Clothing, blankets and other baby items are distributed at the center, which also offers maternity items, ultrasounds, referrals and counseling.

“We do see a fair share of moms who are reluctant to ask, because they don’t want to feel like they’re needy,” Centenera said. “But we always reassure them, ‘This is what we’re here for. Don’t ever feel like you’re being a burden.’”
The center is non-denominational, and assists anyone seeking pregnancy resources.
“We try to reassure them and let them know we can help,” said Cindy Cervi, associate director. “Sometimes especially the men will say, ‘I should be taking care of my family. I can’t believe we’re here for help.’ We tell them, ‘This is what we’re here for, and maybe you can pass that help on. If you see someone else who needs help later, maybe some of the clothes we give you today, you can give to someone in need when your child outgrows them.’”
“It is a great privilege and a great honor to serve our clients,” Cervi said. She recounted instances of abortion-minded women who changed their minds after seeing their ultrasound, of maternity wear provided for pregnant women outgrowing their clothes, and of referrals given to young couples in need of housing.
“We are welcoming and non-judgmental when they walk in these doors.
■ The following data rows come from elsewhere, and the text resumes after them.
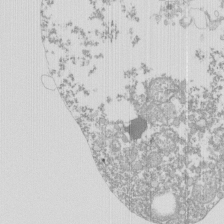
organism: Mouse
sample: Activated Pmel transgenic CD8+ T Cells
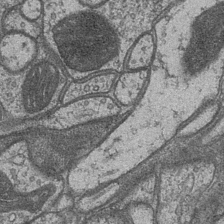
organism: Drosophila
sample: Optic medulla
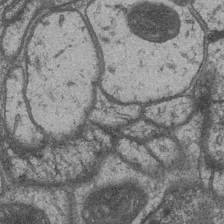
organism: Drosophila
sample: Optic medulla
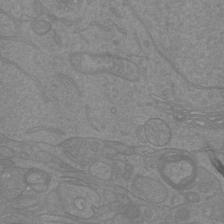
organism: Mouse
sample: Cortical neurons
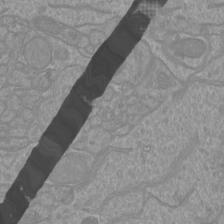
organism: Mouse
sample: Cortical neurons
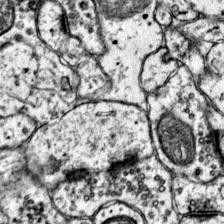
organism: Mouse
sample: Primary visual cortex
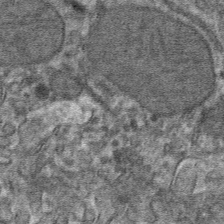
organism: Mouse
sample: Mouse hepatocytes
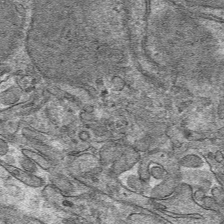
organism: Mouse
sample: Mouse hepatocytes
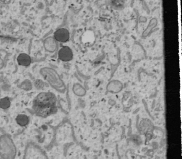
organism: Human
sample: Mitochondria in U2OS cells
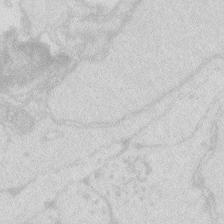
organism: Zebrafish
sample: Macrophage
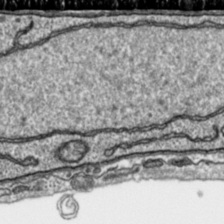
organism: Toxoplasma gondii
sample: Parasites in a vacuole inside a host cell
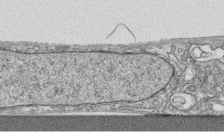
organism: Human
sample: CRL-1474
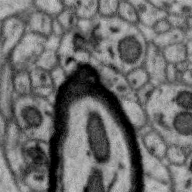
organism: Zebra finch
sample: Brain
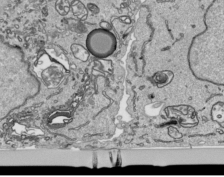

We are here to serve them, to bless them and to encourage them on their journey of parenting,” Cervi said.
Stout and Spangle said they have witnessed the caring and non-judgmental welcome first-hand.
“The staff here is amazing, and very helpful,” Stout said.
“I think they are some of the most wonderful people,” Spangle said of the staff and volunteers. “They are kind and helpful. They never make anyone feel uncomfortable for needing help, or asking for help.”